I believe that part of the lack of religious conservatism in Libya and my home at the time, was that Libya was still finding its feet after many years of colonialism. The modern world was not something to fear, but something to embrace. That, coupled with my father’s international experiences and his open mind, allowed my childhood experience to be one of freedom to grow as a person first and a Muslim second. At that time, not all young women in Libya wore the hijab. I recall being in private schools that were co-educational and many of my Libyan friends were not covered, and our parents were not concerned about us studying with the opposite gender. Today, however, the separation of males and females in schools in the Arab world has become a “big” deal. Most governments and religious authorities insist upon it in all public schools, and many private schools also follow this policy.
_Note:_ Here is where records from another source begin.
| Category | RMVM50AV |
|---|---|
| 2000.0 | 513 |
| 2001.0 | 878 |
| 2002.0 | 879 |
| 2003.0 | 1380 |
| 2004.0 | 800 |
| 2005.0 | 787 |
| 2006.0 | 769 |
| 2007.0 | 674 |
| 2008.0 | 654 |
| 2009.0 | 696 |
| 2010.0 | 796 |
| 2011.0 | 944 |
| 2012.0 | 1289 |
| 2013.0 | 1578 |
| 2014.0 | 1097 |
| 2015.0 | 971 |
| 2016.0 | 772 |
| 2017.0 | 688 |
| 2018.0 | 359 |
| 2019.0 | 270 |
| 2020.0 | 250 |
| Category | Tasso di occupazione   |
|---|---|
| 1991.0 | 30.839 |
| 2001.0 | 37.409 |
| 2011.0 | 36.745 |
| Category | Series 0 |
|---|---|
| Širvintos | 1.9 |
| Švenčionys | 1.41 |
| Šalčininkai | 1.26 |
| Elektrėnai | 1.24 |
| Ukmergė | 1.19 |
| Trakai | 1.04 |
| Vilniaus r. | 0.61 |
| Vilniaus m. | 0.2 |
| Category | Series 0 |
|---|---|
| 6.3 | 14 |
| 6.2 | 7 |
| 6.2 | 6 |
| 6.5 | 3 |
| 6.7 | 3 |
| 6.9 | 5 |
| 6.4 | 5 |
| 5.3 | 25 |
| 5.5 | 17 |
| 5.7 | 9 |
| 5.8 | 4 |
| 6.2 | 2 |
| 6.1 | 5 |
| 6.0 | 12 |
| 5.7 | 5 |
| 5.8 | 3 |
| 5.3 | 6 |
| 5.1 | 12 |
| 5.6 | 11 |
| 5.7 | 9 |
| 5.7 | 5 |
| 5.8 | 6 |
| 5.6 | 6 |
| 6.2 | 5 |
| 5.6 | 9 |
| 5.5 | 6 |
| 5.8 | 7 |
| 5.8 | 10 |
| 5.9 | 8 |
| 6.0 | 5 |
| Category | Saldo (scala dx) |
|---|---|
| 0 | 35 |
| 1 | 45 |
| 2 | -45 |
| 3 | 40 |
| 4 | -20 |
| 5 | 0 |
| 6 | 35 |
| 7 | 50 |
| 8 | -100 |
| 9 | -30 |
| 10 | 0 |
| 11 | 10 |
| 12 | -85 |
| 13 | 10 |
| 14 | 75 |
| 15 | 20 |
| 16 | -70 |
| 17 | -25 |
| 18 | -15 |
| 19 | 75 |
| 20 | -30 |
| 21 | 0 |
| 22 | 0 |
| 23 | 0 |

My Libyan grandmother and aunts all wore the hijab – a barakan in Libya – when they went out, or if there were males in their homes who were not family. However, when I was a teenager not all my cousins donned the hijab. Nonetheless, in recent years, I have found that all my female cousins now wear the hijab. I know that this is not necessarily due to the pressure of our family. I am certain in many cases, for Libyan women, it was due to the strictness of Colonel Ghadaffi’s repressive regime, which outlawed many religious organizations and tried to minimize the role of Islam in people’s lives. This is often done by Arab dictators since the power of Islam to foment revolt has proven to be very strong throughout history. I feel that my cousins took the hijab more as a symbol of their own “power” to choose rather than any major encouragement from the family.
However, the influence of family is also very strong and leads some women to veil even though they do not feel personally called to it. I have personally seen this with my husband’s family, where virtually all the women are veiled, and it is family pressure that drives it. I know that I will never veil. I feel that one’s religion resides inside a person and does not require outside dress in order to be practiced. I do not feel that I need to show people what my religious beliefs are by what I wear, but rather by how I act and present myself – and even that can be misinterpreted at times.
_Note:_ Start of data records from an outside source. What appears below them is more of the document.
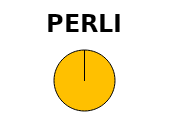
| Category | Series 1 | Series 0 |
|---|---|---|
| Operational Capacity (MW) | 33.996 | 33.996 |
| In progress (MW) | 0 | 0 |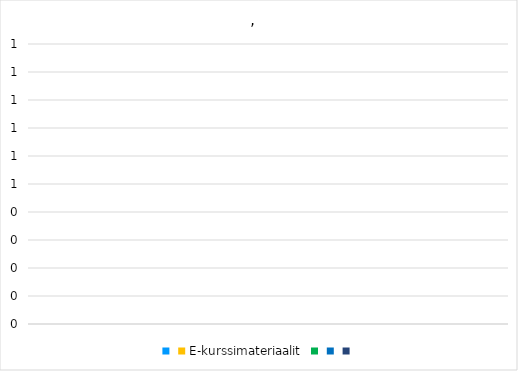
| Category | Series 3 | E-kurssimateriaalit | Series 5 | Series 6 | Series 10 |
|---|---|---|---|---|---|
| 0 | 0 | 0 | 0 | 0 | 0 |
| 1 | 0 | 0 | 0 | 0 | 0 |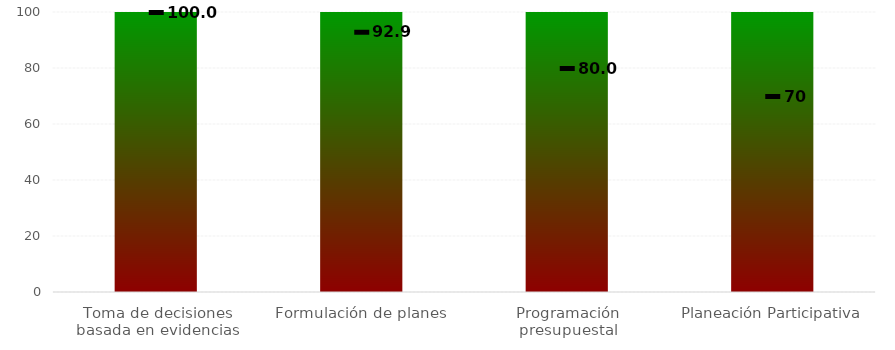
| Category | Series 0 |
|---|---|
| Toma de decisiones basada en evidencias | 100 |
| Formulación de planes | 100 |
| Programación presupuestal | 100 |
| Planeación Participativa | 100 |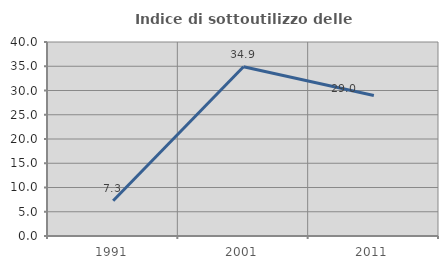
| Category | Indice di sottoutilizzo delle abitazioni  |
|---|---|
| 1991.0 | 7.253 |
| 2001.0 | 34.904 |
| 2011.0 | 28.966 |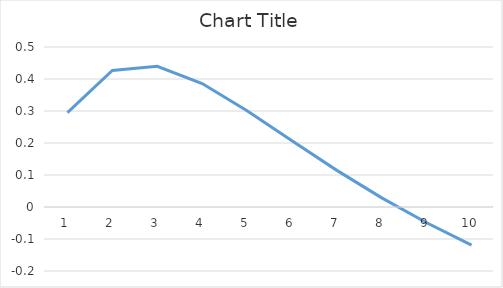
| Category | Series 0 |
|---|---|
| 0 | 0.295 |
| 1 | 0.427 |
| 2 | 0.44 |
| 3 | 0.386 |
| 4 | 0.301 |
| 5 | 0.207 |
| 6 | 0.114 |
| 7 | 0.029 |
| 8 | -0.049 |
| 9 | -0.119 |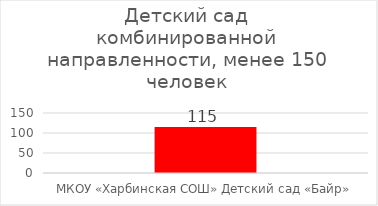
| Category | ИТОГО |
|---|---|
| МКОУ «Харбинская СОШ» Детский сад «Байр» | 115 |

The society in which I grew up, unfettering itself after years of colonialism, and my cosmopolitan family, are what influenced my lack of desire or need to consider wearing the hijab. I always felt my father was proud of me no matter what. I did not need to show the world I was a Muslim; he believed it was inherent, as do I. In a country where not many women spent time following pursuits outside the home, I rode horses, swam, and sang at school concerts. My parents’ personal cultural and religious values shaped me, and allowed me to grow as a multifaceted person and not a person narrowly defined by my religion. What I was able to take from both religions was what I wish more people would do today: the need to be a good person, to care about others, and to be tolerant of all differences.
My personal view of the hijab has not changed as I have grown older. In fact, as I have further researched this issue, the more I realize the entire discussion is more about culture, society, and politics than any religious edict. Therefore, when I see a woman wearing the hijab, I know not to assume that she is a certain type of woman based on that outer garb, because the hijab, although a personal choice, is also influenced by her family and the world in which she lives.